Réseau avec NAT : les adresses des hôtes sont des adresses réutilisables. Le routeur de bordure fait la translation d’adresse. On notera que la modification du plan d’adressage alloue désormais un réseau /16 par sous-réseau, s’affranchissant de la limite des 254 adresses possibles avec un /24.

On n’assignera que quelques centaines d’adresses à l’ensemble des adresses externes de la NAT, sachant que les imprimantes (et certains autres équipements) n’ont pas besoin de communiquer avec l’extérieur de façon permanente (donc, leurs adresses n’ont pas besoin d’être translatées).

La NAT permet donc de diminuer significativement le nombre d'adresses IP uniques utilisées.

2. Implémentation de la translation d'adresse

Pour faire correspondre les adresses internes avec un groupe d’adresses externes, on se sert d’une table. Celle ci contient des paires (adresse interne, adresse externe (translatée)). Quand une machine sur le réseau interne émet une trame qui traverse le routeur chargé de la translation, l’adresse source est remplacée dans l’en-tête du paquet TCP/IP par une adresse IP externe qui lui correspond. Le remplacement inverse se fait quand l’adresse de destination d’une trame envoyée depuis l’extérieur doit être translatée vers l’adresse IP qui lui correspond sur le réseau interne.
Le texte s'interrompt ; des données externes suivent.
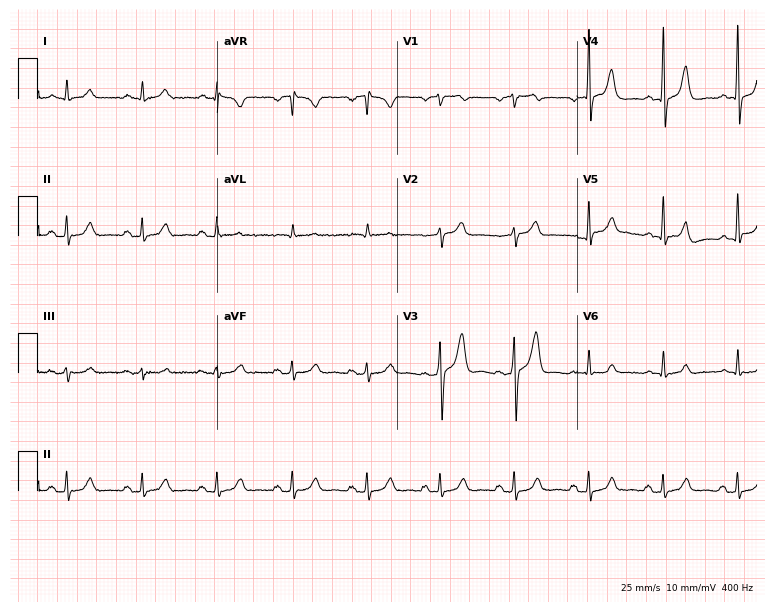
Resting 12-lead electrocardiogram (7.3-second recording at 400 Hz). Patient: a 49-year-old male. None of these six findings is recorded: first-degree AV block, right bundle branch block, left bundle branch block, sinus bradycardia, atrial fibrillation, sinus tachycardia. Other findings, if any, are not listed.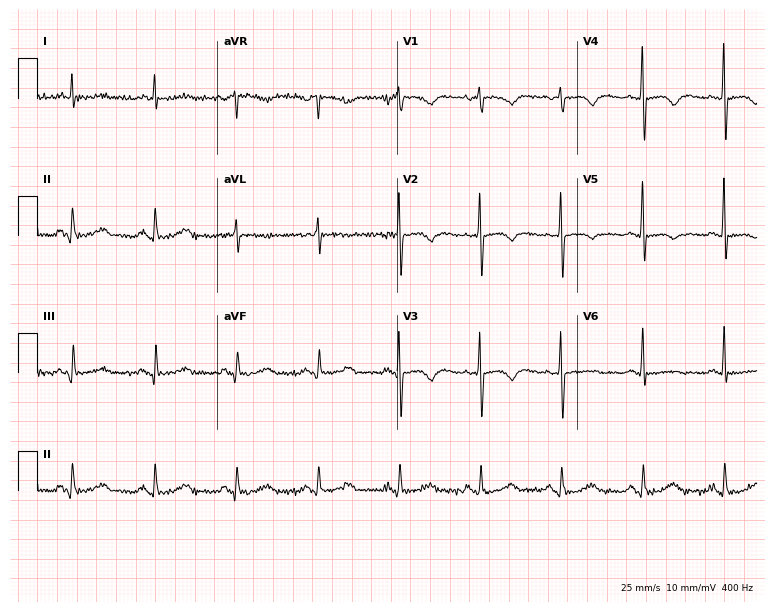
Resting 12-lead electrocardiogram. Patient: a 67-year-old woman. Read as a normal ECG.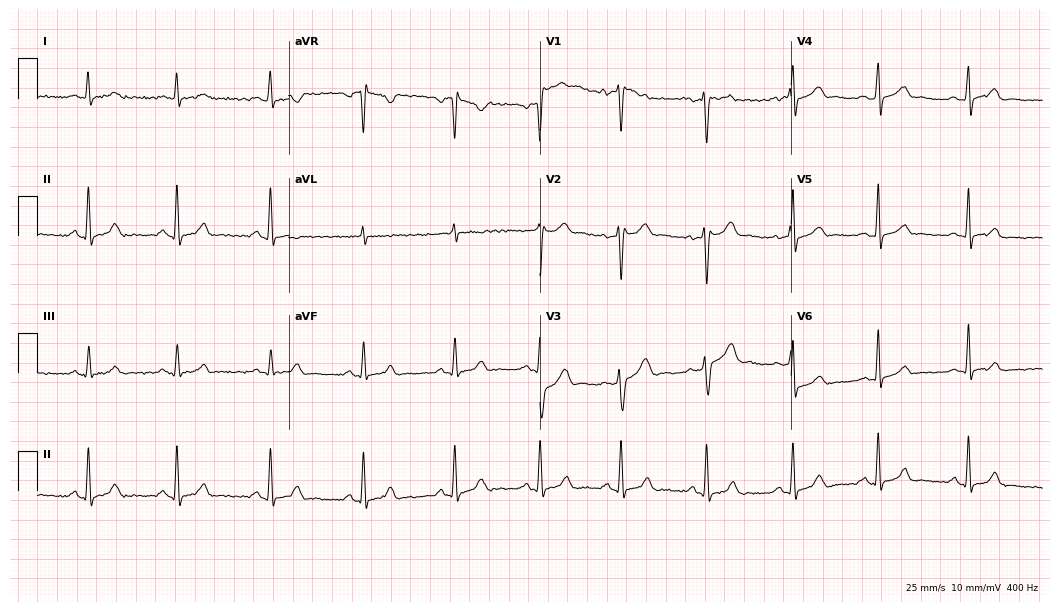
ECG (10.2-second recording at 400 Hz) — a male, 30 years old. Screened for six findings — first-degree AV block, right bundle branch block (RBBB), left bundle branch block (LBBB), sinus bradycardia, atrial fibrillation (AF), sinus tachycardia — none is recorded.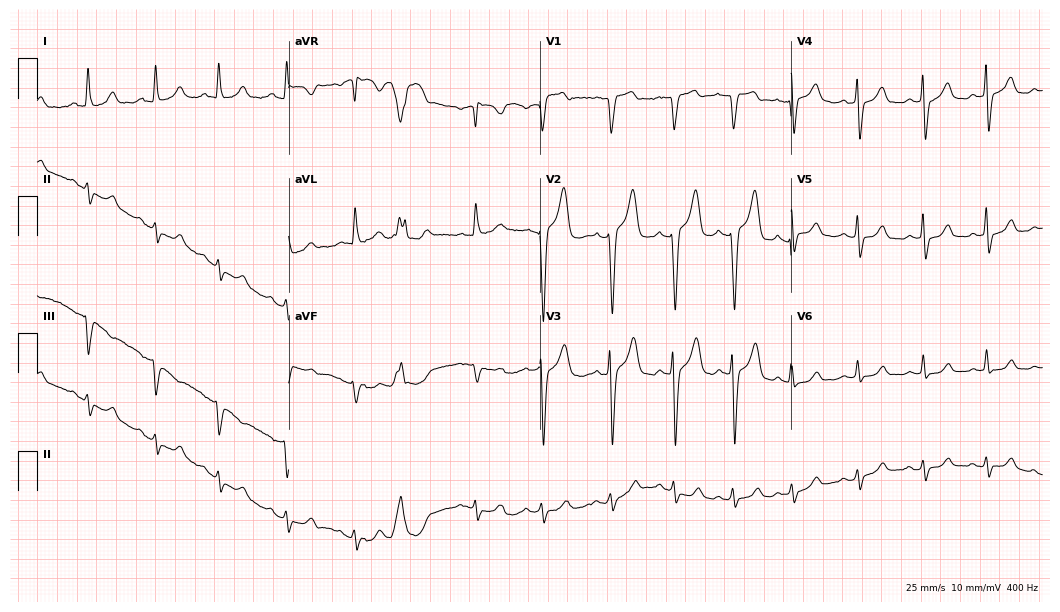
12-lead ECG from an 82-year-old male patient (10.2-second recording at 400 Hz). No first-degree AV block, right bundle branch block (RBBB), left bundle branch block (LBBB), sinus bradycardia, atrial fibrillation (AF) or sinus tachycardia recorded for this tracing. Other findings, if any, are not listed.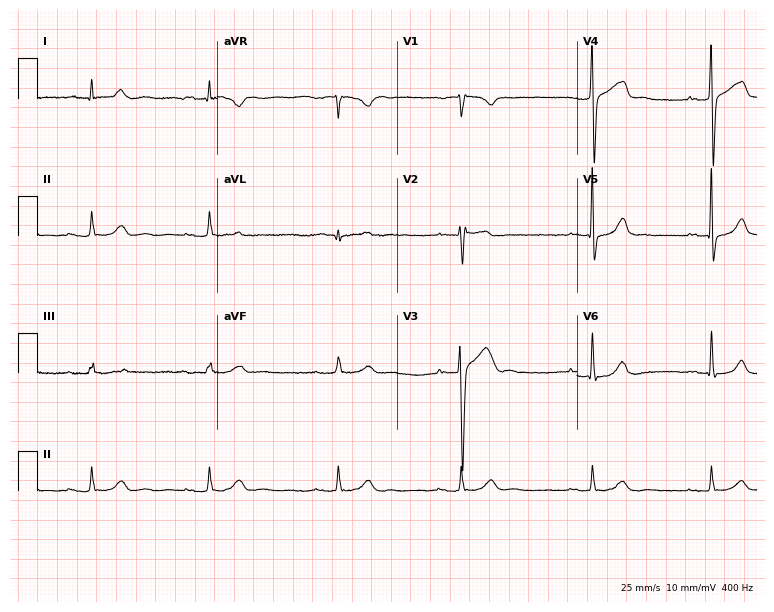
12-lead ECG from a male patient, 35 years old. Shows first-degree AV block, sinus bradycardia (a sinus rate of 50 beats per minute or less).

Aussi, il est possible de réutiliser une entrée dans la table de correspondance de la NAT si aucun trafic avec les adresses de la paire n'a traversé le routeur pendant un certain temps (paramétrable).

IP interne IP externe Durée (s) Réutilisable ?
10.101.10.20 193.48.100.174 1200 non
10.100.54.271 193.48.101.8 3600 oui
10.100.0.89 193.48.100.46 0 non


Voici par exemple une table de NAT simplifiée. On supposera qu'une entrée pourra être reclamée si la translation n'a pas été utilisée depuis plus de 3 600 secondes.

La première ligne indique que l’adresse IP interne 10.101.10.20 est translatée en 193.48.100.174 quand la machine qui possède cette première adresse converse avec le monde extérieur. Elle n’a pas émis de paquet depuis 1200 secondes, mais la limite étant 3600, cette entrée dans la table lui est encore assignée. La deuxième machine est restée inactive pendant plus de 3600 secondes, peut-être parce qu’elle est éteinte : une autre machine peut alors reprendre cette entrée (la translation d’adresse pour celle-ci sera effectuée par une modification de la première colonne, puisque cette machine n’aura pas la même adresse IP interne). Enfin, la troisième et dernière machine est actuellement en conversation avec l’extérieur, la valeur du champ Durée étant égale à 0.

Actuellement, la plupart des firewalls et routeurs autorisent l’utilisation de la translation d’adresses selon ce schéma. La NAT est ainsi utilisée, par exemple, par les abonnées à l’ADSL qui connectent plusieurs ordinateurs à Internet via une ligne unique.

3. Bénéfices de la NAT

Les adresses « internes » peuvent être choisies parmi les adresses définies dans la RFC 1918. Ainsi, plusieurs sites peuvent avoir le même adressage interne et communiquer entre eux en utilisant ce mécanisme. Étant donné que les adresses internes sont réutilisées sur plusieurs sites, une économie substancielle d'adresses IP est réalisée : leur nombre (en IPv4) est limité.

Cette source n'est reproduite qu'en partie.